好像人和人之间的吸引,完全不看内核,只需要闻一闻味道。
而一个传说中高等级的omega,就像是宣传做得很好的网红店,卖价很高昂,被打造成一种非常非常稀罕的东西,引得人们眼馋,想试试自己够不上的东西到底是什么个滋味。
现在,他简单粗暴的解决了。
这样一个契机,或许不够完美,但足以抵消他纠结的点,让他心里畅快起来。
从今以后,他没有信息素的困扰,在战场这一条路上,将战无不胜。
他丢失掉的只是一个弱点。
林雨泠的支援让沿海城市迅速得到稳固,势不可挡。
虫数不再有增加,呈现大幅度下降趋势。
胜利在望。
皇帝计划失败,可还没来得及为这件事发愁,新的虫潮就爆发在内陆,并且是两个城市的交界线。

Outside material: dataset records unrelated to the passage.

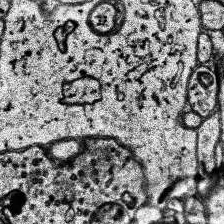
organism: Human
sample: Temporal Lobe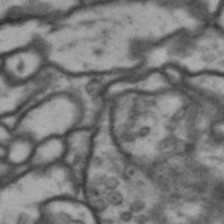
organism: Drosophila
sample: Brain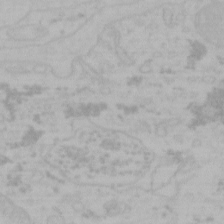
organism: Mouse
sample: Choroid plexus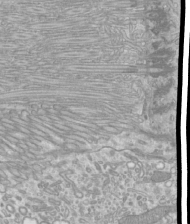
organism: Mouse
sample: Cilia; mouse epididymis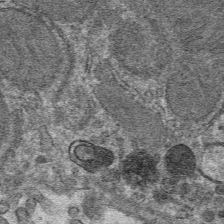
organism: Mouse
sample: Mouse hepatocytes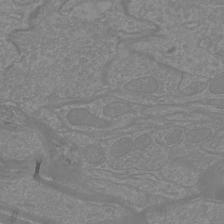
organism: Mouse
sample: Cortical neurons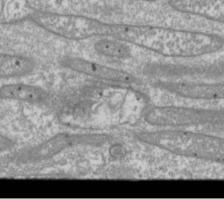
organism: Drosophila
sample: Cell division; meiosis; drosophila spermatocytes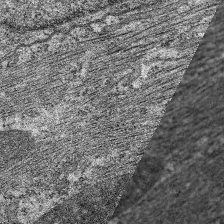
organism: C. elegans
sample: Pharynx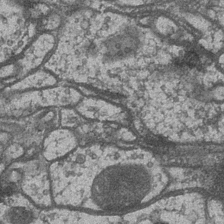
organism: Drosophila
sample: Optic medulla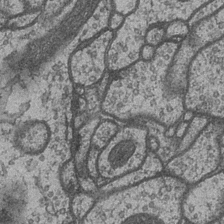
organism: Drosophila
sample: Optic medulla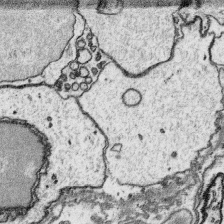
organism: Platynereis dumerilii
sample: Parapodia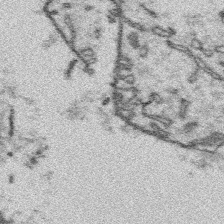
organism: Platynereis dumerilii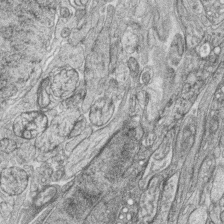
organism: Zebrafish
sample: synaptic ribbons in rod cells and cone cells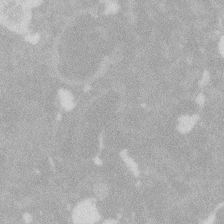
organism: Zebrafish
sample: Macrophage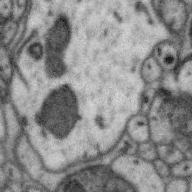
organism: Zebra finch
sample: Brain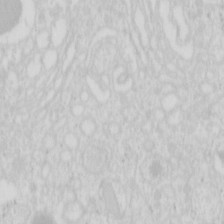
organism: Mouse
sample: Pancreas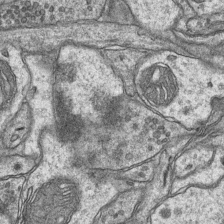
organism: Mouse
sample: CA1 Hippocampus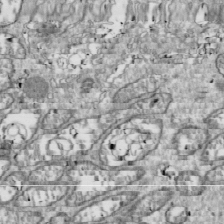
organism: Drosophila
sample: Cell division; meiosis; drosophila spermatocytes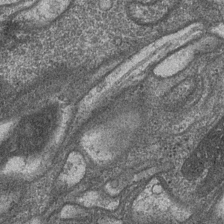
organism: Drosophila
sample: Optic medulla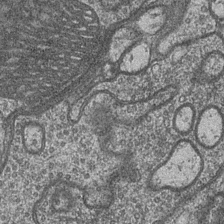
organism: Drosophila
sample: Optic medulla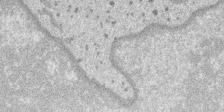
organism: Human
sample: Lung epithelial cells infected with SARS-CoV-2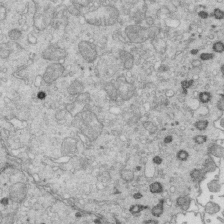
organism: Mouse
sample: Multiciliated cells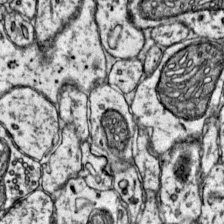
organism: Mouse
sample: Primary visual cortex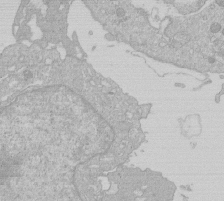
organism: Human
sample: Macrophage cells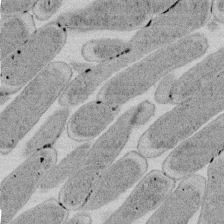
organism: E. coli
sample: Bacterial nucleoid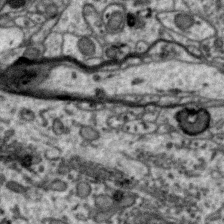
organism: Zebra finch
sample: Brain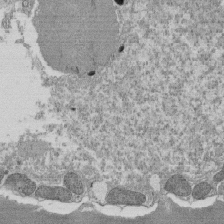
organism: Tetrahymena
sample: Cilia in tetrahymena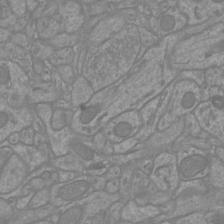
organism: Mouse
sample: Cortical neurons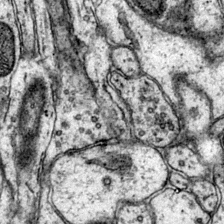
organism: Mouse
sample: Primary visual cortex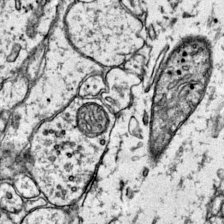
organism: Mouse
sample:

潍城、桐城和滨城不同,潍城与桐城一旦失控,连带着就是各路繁华城市,恐怕都城也会不保,高楼大厦倾颓的威力本身就已经不亚于虫袭,经济也会全面倒退上万年。
陈姝和银铄原本还在养伤期,直接被皇帝紧急调令。
因为林雨泠的不配合,计划被无限拖后,他还不能舍弃帝国!
帝国如果在这时候毁于一旦,就是功亏一篑。
陈姝目标潍城,银铄目标桐城,即刻出发。
分开前,陈姝特意叮嘱银铄:“内陆的虫族爆发很奇怪,千万别冒进,有什么不对劲,第一时间向我联系。”
银铄玩笑着对她敬了个礼:“遵命,老大!”
陈姝在她后背拍了拍。
说实话,皇帝不需要百姓和军队时,就弃他们如同草芥,需要了又巴巴地召集他们,让他们去卖命。她觉得非常活该,就该空运个虫族直接丢到皇宫里去。

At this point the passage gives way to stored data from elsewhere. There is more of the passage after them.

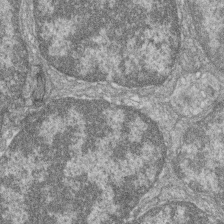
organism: Zebrafish
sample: Cilia; retinal pigment epithelium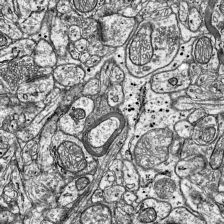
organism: Mouse
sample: Visual Cortex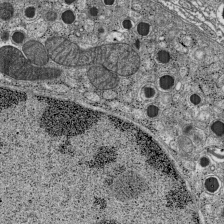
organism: C57BL Mouse
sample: Pancreatic islet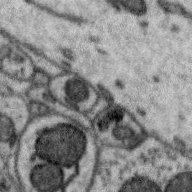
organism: Zebra finch
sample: Brain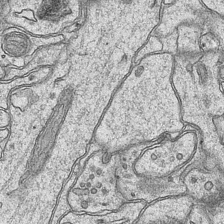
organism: Mouse
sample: CA1 Hippocampus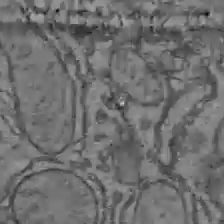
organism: C57BL Mouse
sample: Liver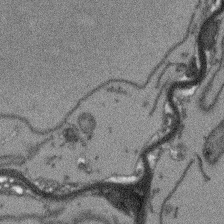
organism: Arabidopsis thaliana
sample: Root tip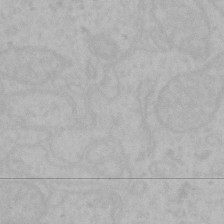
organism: Mouse
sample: Choroid plexus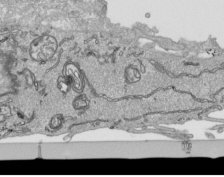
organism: Human
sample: Mitochondria in HCT116 cells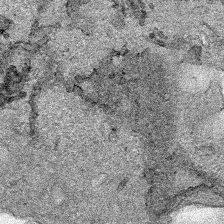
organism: Human
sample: Mitochondria in HCT116 cells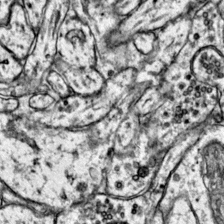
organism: Mouse
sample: Primary visual cortex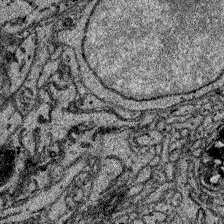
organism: Zebrafish
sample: Larval olfactory bulb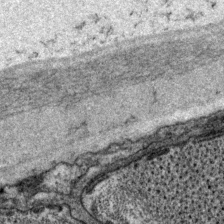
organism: P. pacificus
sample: Pharynx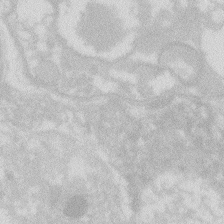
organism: Zebrafish
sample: Macrophage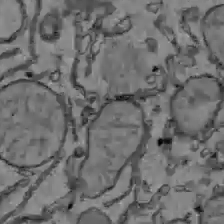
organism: C57BL Mouse
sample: Liver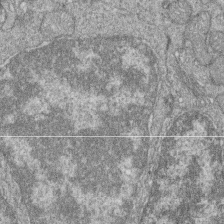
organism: Zebrafish
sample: Cilia; retinal pigment epithelium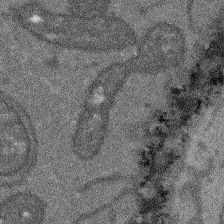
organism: Arabidopsis thaliana
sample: Root tip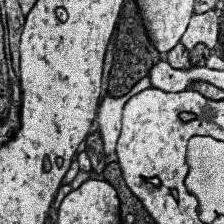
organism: Human
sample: Temporal Lobe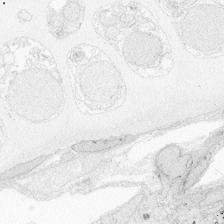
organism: Zebrafish
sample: Whole-Brain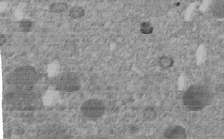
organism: C. elegans
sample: C. elegans embryo early stage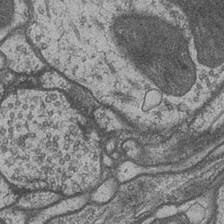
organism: Drosophila
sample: Optic medulla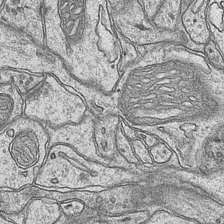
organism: Mouse
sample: CA1 Hippocampus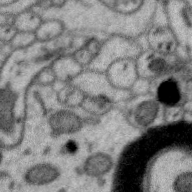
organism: Zebra finch
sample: Brain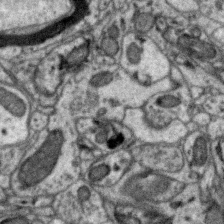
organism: Zebra finch
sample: Brain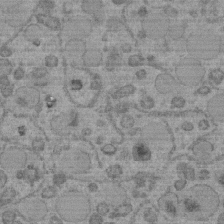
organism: C. elegans
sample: C. elegans embryo early stage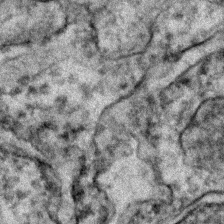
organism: Zebrafish
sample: Zebrafish embryo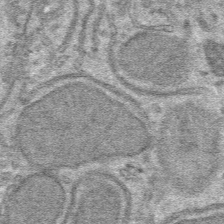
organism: Mouse
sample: Mouse hepatocytes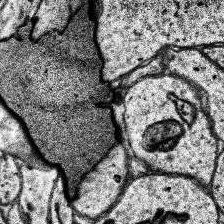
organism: Human
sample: Temporal Lobe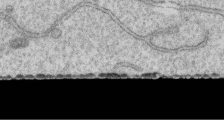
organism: Human
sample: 1205lu cells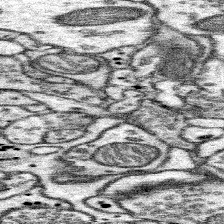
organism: Mouse
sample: Somatosensory cortex neuropil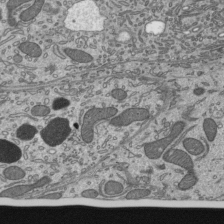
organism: Mouse
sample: Mouse epididymis efferent ductule cilia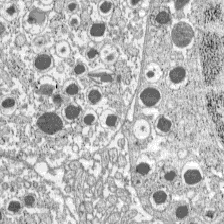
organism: C57BL Mouse
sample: Pancreatic islet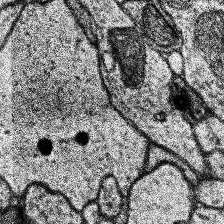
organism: Human
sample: Temporal Lobe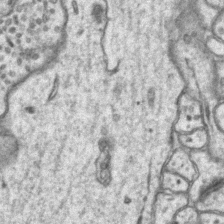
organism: Mouse
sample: CA1 Hippocampus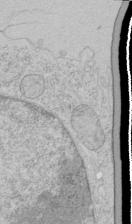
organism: Human
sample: Mitochondria in HCT116 cells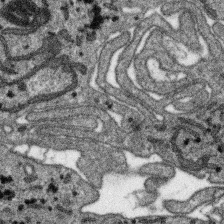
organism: Human
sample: Lung epithelial cells infected with SARS-CoV-2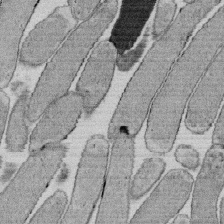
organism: E. coli
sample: Bacterial nucleoid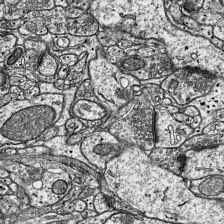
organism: Mouse
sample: Visual Cortex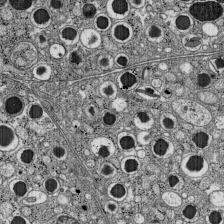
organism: C57BL Mouse
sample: Pancreatic islet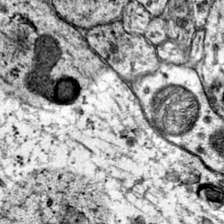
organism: Mouse
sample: Primary visual cortex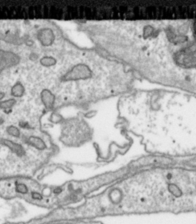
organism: Toxoplasma gondii
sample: Parasites in a vacuole inside a host cell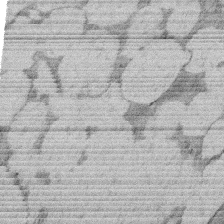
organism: Rat
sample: Salivary granule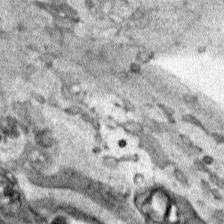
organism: Human
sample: Mitochondria in HCT116 cells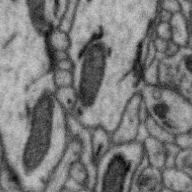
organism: Zebra finch
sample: Brain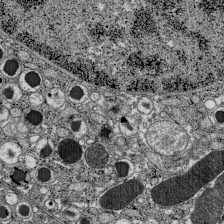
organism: C57BL Mouse
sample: Pancreatic islet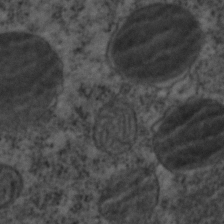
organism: C. elegans
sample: C. elegans embryo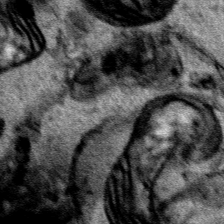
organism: Human
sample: Mitochondria in HCT116 cells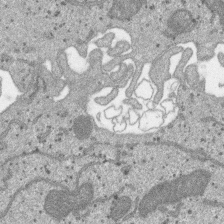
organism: Human
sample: Lung epithelial cells infected with SARS-CoV-2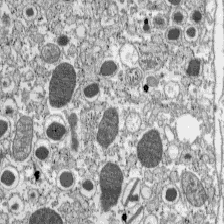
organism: C57BL Mouse
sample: Pancreatic islet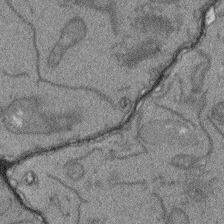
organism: Arabidopsis thaliana
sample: Root tip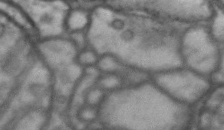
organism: Drosophila
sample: Brain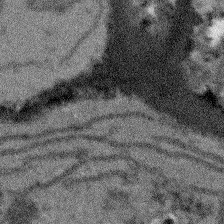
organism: Arabidopsis thaliana
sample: Root tip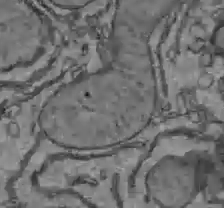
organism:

她根本就不想配合皇帝的命令,她觉得无论是自己,还是军中的兄弟姐妹,根本不值得为了这样一个皇帝在战场抛头颅洒热血。
可地球不仅仅是皇帝的,也是所有人的。
地球被摧毁,他们每一个人都将难逃一劫。所以归其根本,他们还是得去执行这一趟任务。
无论帝国有着怎样的阴谋,都必须先安定下来,先把外敌驱赶进去,才能去内部争斗。
外敌未灭前先内战,那么所有都将成为一场空。
银铄对她说:“老大,别这么沉重。”
“听说沿海城市那边大捷,估计咱们的林中校,哦不对,前段时间升做少将了,哎呀,战时晋升就是快,羡慕死我了!”
“跑题了跑题了,我是想说,他也快返回都城了,周上校呢已经在做蓉城的收尾工作,估计很快我们就能在都城汇合。”
“等咱们大胜归来,再带着阿杰,若拉,去吃烤串。”
“这回你可不怕被拍了吧?咱怎么也是有实绩的人了。就不用又戴帽子戴口罩的,鬼鬼祟祟猫上包间。”
陈姝点头,应了一声:“嗯。”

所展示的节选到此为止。